Protein-protein or human-virus interaction datasets are prone to some forms of biases.
The DatasetEvaluator
class from bias_eval.evaluators
provides automatic tests
to check your datasets for these biases.
It provides the following checks:
- Check dataset bias: Do proteins associated with interactions have the same frequency in the positive and negative dataset?
- Bias prediction baselines (Using the protein frequencies in the dataset):
- For the whole dataset
- For provided test sets
- Viral families: Are they uniformly distributed across the interactions?

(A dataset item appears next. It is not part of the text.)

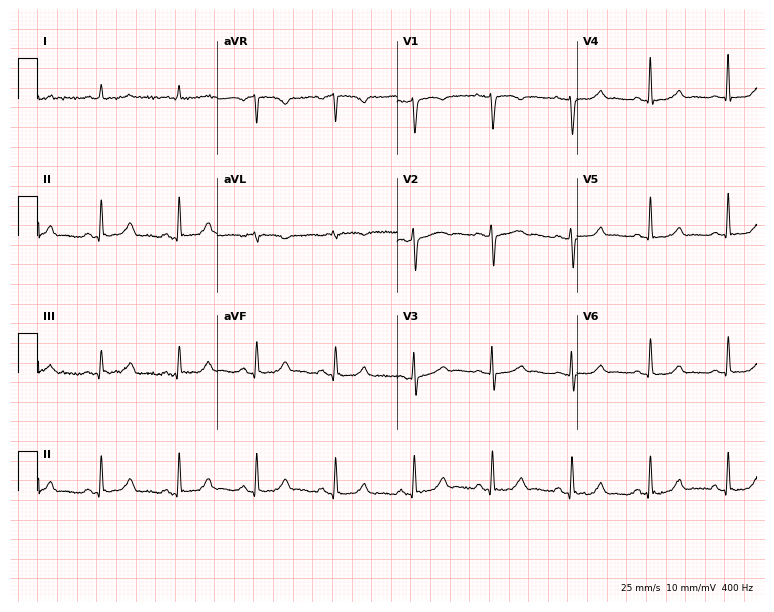
12-lead ECG (7.3-second recording at 400 Hz) from a female, 65 years old. Labelled as a normal ECG.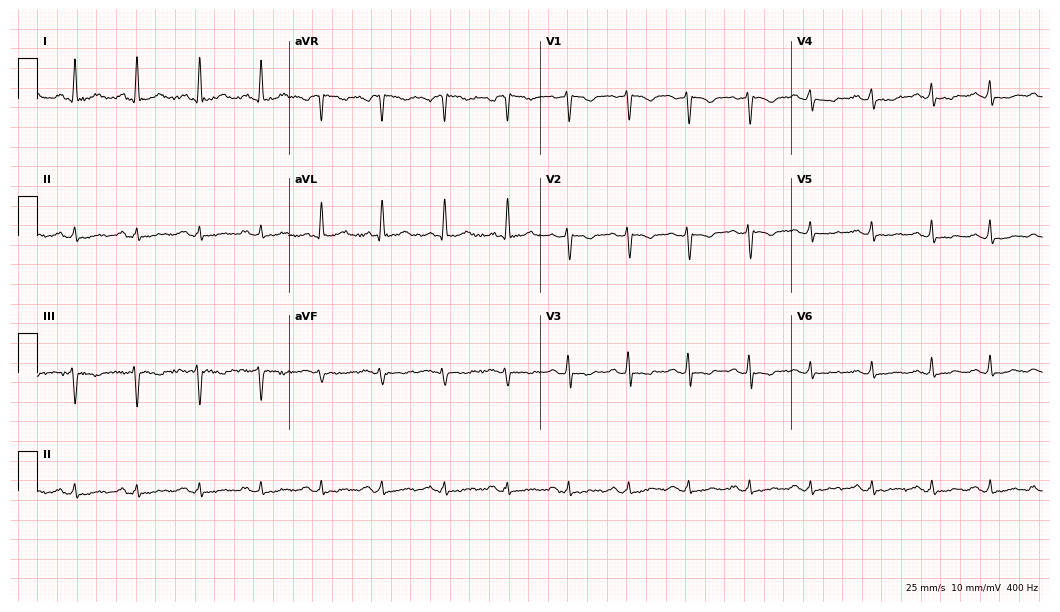
Standard 12-lead ECG recorded from a 46-year-old woman (10.2-second recording at 400 Hz). None of these six findings is recorded: first-degree AV block, right bundle branch block, left bundle branch block, sinus bradycardia, atrial fibrillation, sinus tachycardia. Findings outside these six are not listed.

- Sequence length: Does it differ significantly between positive and negative interactions
An exemplary notebook check_dataset.ipynb
is provided in the examples
directory.
Models trained on biased datasets will ultimately incorporate these biases. The ModelEvaluator
class aims to
provide automatic tests to check, how well your model does. To do this, benchmark datasets have to be provided.
At the moment, experimentally verified interactions for Rabies Lyssavirus and the Negatome 2.0 datasets are provided
as examples in the examples/check_model.ipynb
notebook.
The model
directory contains an already trained model, including the out.yml
file from biotrainer and
the checkpoints for all splits is provided in model/biotrainer_output
. It is used in the examples to show how the
model checking works.
The model was trained with the biotrainer_config.yml
configuration file that can be run via:
# Install biotrainer
poetry add git+https://github.com/SebieF/biotrainer.git
# Run configuration file
cd lyssa_predict/model
biotrainer biotrainer_config.yml # Biotrainer version >0.3.0 required
For the hvi_toolkit, a high quality dataset of experimentally verified, positive interactions for the
Rabies Lyssavirus was compiled.
It includes 53 experimentally verified interactions extracted from a paper of
Zandi et al. 2021 (https://doi.org/10.52547%2Fibj.25.4.226).
It can be found under hvi_datasets/raw_data/rabies_lyssavirus_zandi
. The README.md
file located in the same
directory contains additional information, how the dataset was compiled.